■ EXERCISE GOAL: From the first line to the last, repeat the data exactly and drop the pictures.

■ STORED DATA:
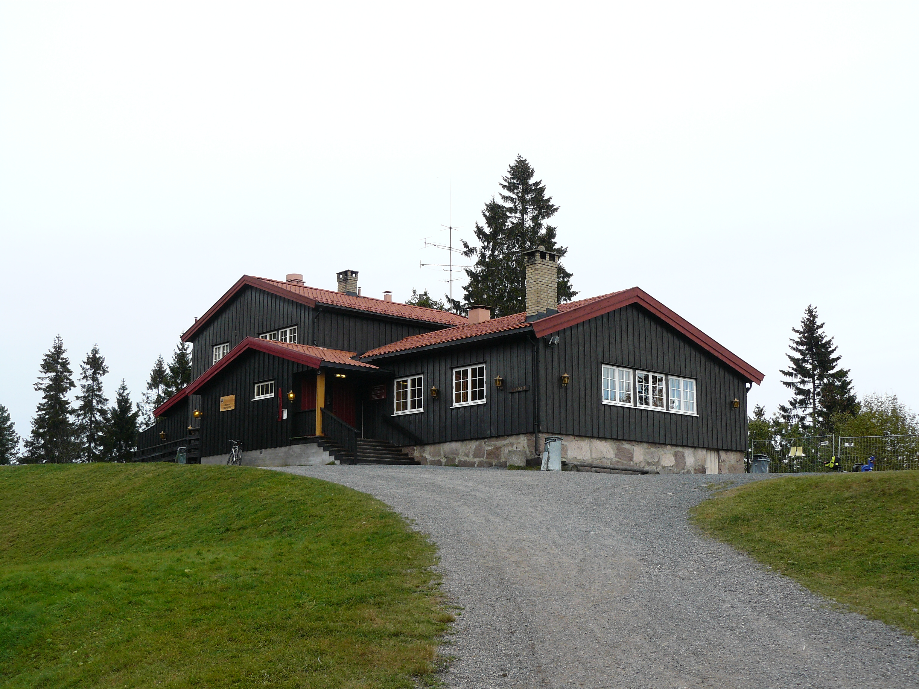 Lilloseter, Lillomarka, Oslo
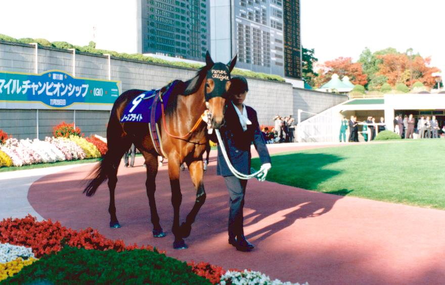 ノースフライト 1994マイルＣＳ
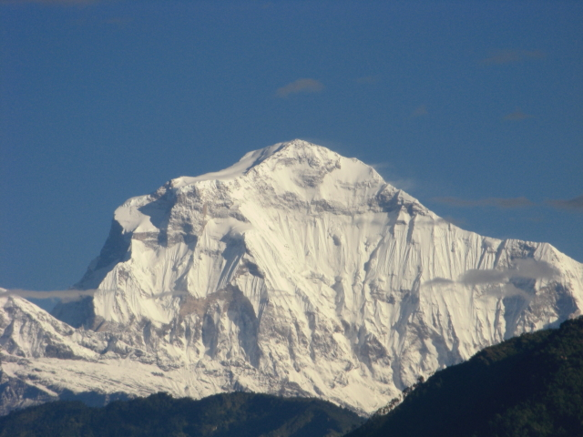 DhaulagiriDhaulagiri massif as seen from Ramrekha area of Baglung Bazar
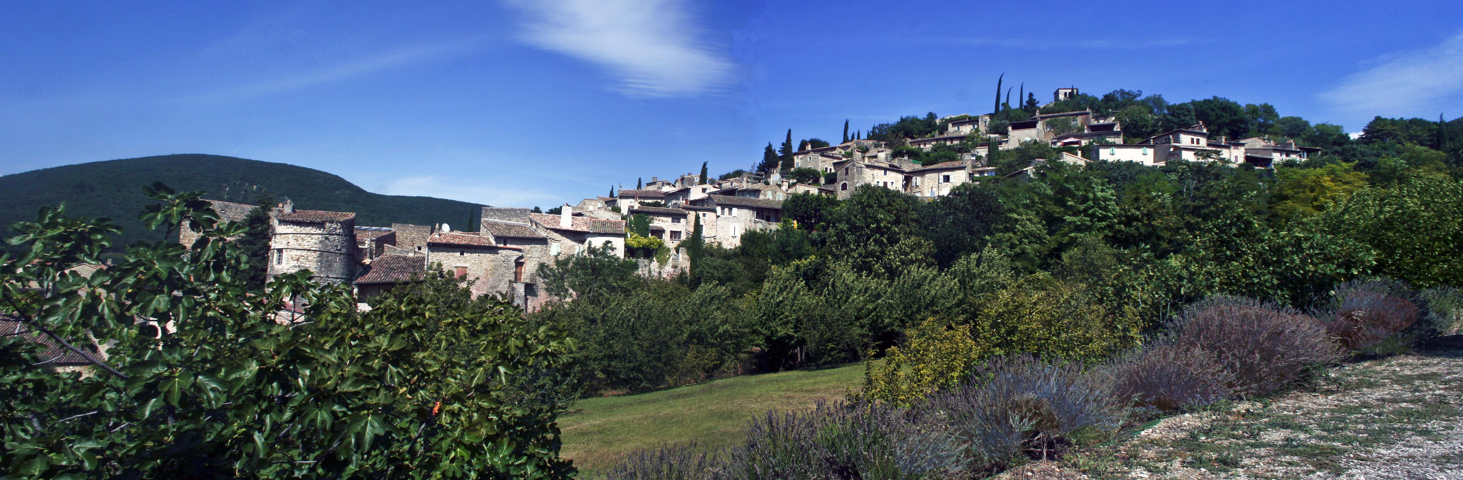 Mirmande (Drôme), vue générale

■ RESPONSE TO THIS TASK:
 Lilloseter, Lillomarka, Oslo
 ノースフライト 1994マイルＣＳ
 DhaulagiriDhaulagiri massif as seen from Ramrekha area of Baglung Bazar
 Mirmande (Drôme), vue générale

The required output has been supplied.